金黄近朱的余晖静静洒落在几具永不会再动弹的尸身上,让人分不清一地的赤红到底是尸身流出的鲜血,还是夕光任性的染色,又或者是泥土的本色。

“你们自己上了太极广场,倒是让我少费了些找人的工夫。
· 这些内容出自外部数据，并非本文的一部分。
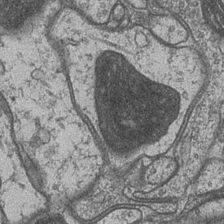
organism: Drosophila
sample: Optic medulla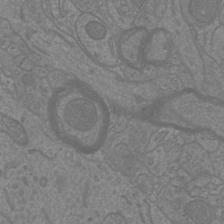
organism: Mouse
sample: Cortical neurons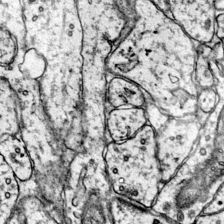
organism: Mouse
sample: Primary visual cortex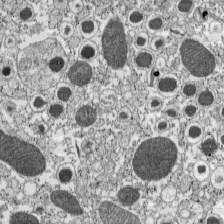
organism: C57BL Mouse
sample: Pancreatic islet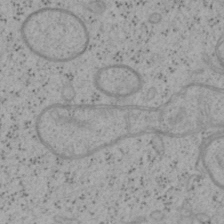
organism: Human
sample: HeLa cells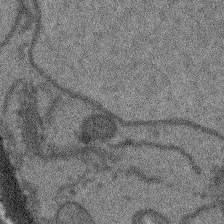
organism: Arabidopsis thaliana
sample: Root tip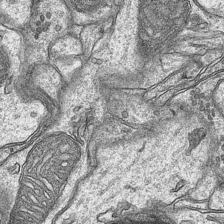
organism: Mouse
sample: CA1 Hippocampus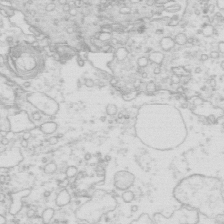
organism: Mouse
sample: Multiciliated cells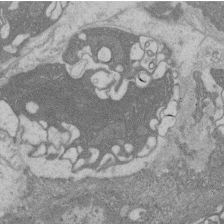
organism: Rat
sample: Salivary granule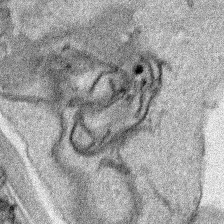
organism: Human
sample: Mitochondria in HCT116 cells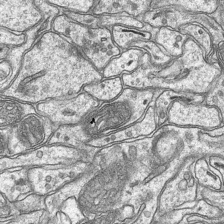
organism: Mouse
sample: CA1 Hippocampus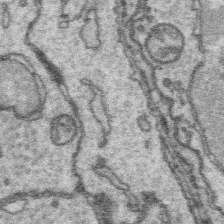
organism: Platynereis dumerilii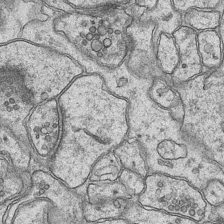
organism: Mouse
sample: CA1 Hippocampus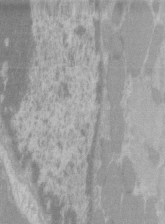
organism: C57BL Mouse
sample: Tibialis anterior muscle cell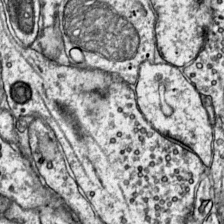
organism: Mouse
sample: Primary visual cortex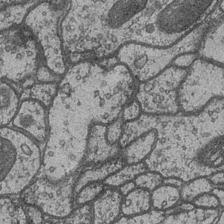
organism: Drosophila
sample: Optic medulla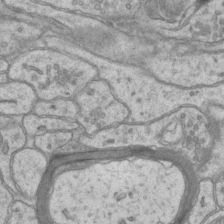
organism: Mouse
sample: CA1 Hippocampus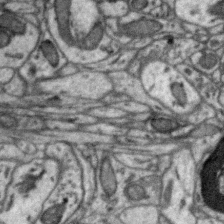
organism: Zebra finch
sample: Brain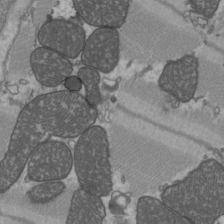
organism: C57BL Mouse
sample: Heart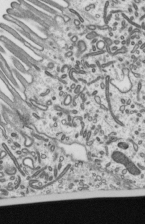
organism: Mouse
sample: Mouse epididymis efferent ductule cilia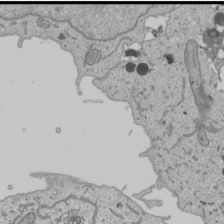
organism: Human
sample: Mitochondria in U2OS cells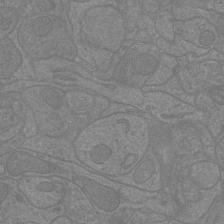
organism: Mouse
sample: Cortical neurons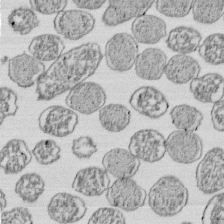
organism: E. coli
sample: Bacterial nucleoid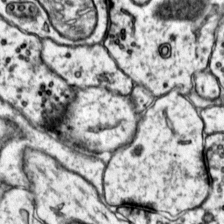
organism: Mouse
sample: Primary visual cortex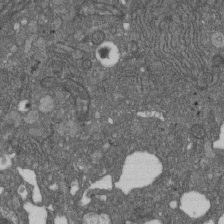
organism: Drosophila
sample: Nephrocyte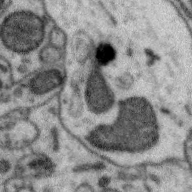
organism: Zebra finch
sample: Brain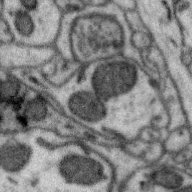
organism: Zebra finch
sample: Brain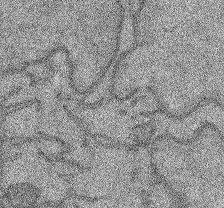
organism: Human
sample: HeLa cells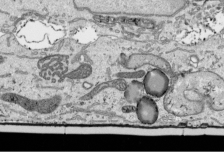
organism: Human
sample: Mitochondria in HCT116 cells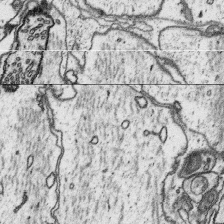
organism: Platynereis dumerilii
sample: Parapodia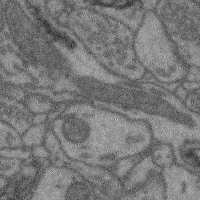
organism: Mouse
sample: Cerebral cortex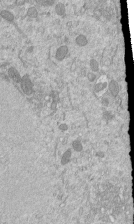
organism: Mouse
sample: ED-1 cell nuclei; centrioles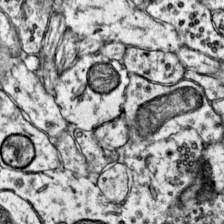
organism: Mouse
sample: Primary visual cortex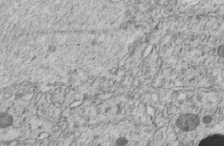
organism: C. elegans
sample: C. elegans embryo early stage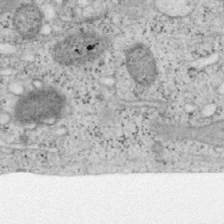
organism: Mouse
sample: OT-I killer T cells with ID8 ovarian cancer cells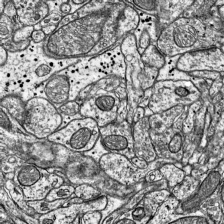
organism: Mouse
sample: Visual Cortex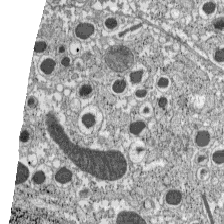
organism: C57BL Mouse
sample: Pancreatic islet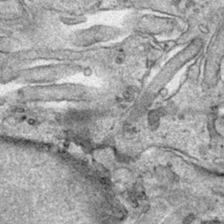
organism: Human
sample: Mitochondria in HCT116 cells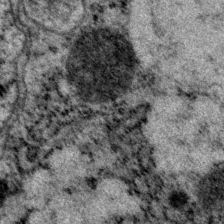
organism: P. pacificus
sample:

”

一只黑靴避开因浸了血水而湿黏的土地踩了过去,黑靴的主人“哧”的一声拔出紫色的雷剑。

带有剑茧的手握着剑柄,用倒下尸体华贵精美的衣料擦掉剑锋上蜿蜒的血迹,而后电光滋滋缭绕几息,一柄紫雷长剑就自动消散在空中,只余轰隆残响。

此人竟还妄图向他求饶,想与他讨价还价,如果这人没有这么蠢,而是安分识趣点,这些人便都不用死,纵是痴傻一生,尚还能留得一条狗命。

可惜这人是个自视过高的蠢物,自以为握住了他的把柄加以要挟。

等待蠢物们的下场,自是只有一剑封喉,斩杀无赦。

江然一声冷笑,自御兽袋中放出幼年雷兽。

小雷兽紫毛抖擞,通体养得油光水亮,拱了拱主人后就裂开大口以獠牙钉住了地上零落的尸首。

雷兽脖颈处系着一只锈迹斑斑的古铜铃铛,在它埋头啃噬间,铃铛叮咚叮咚摇响,每摇响一次,地上的尸首就会被勾出一抹神魂,飘荡着飞向体外。

江然眯起眼,徒手掐住几抹神魂,灵魂凄厉畏惧的惨叫在他识海中响起,似要穿透他的头盖骨。

阿鼻地狱的修罗们泡在满是断肢残躯的血海里发出的怒吼想来也不过如此。

然而江然连眉毛都没动一下,捏着那几抹神魂喂到了小雷兽的嘴边,小雷兽蹭着江然的手指,听话地尽数吞吃入腹。

吃完了神魂就是肉身正餐,小雷兽第一个就从刘裕仁吃起。

最烦人的那个惨叫声戛然而止,江然复用锦缎衣料擦干手上血渍,在旁观望着小雷兽愉快进食的过程。

他与这人其实只是有几句连交易都称不上的闲谈,但留着这人就会有暴露他的风险,他未来是要在修仙界扬名立万的,可不想自己的名声残留下任何污点。

刘裕仁亡故后,对方存下的家当他统统收缴了,稍微让他开了番眼界。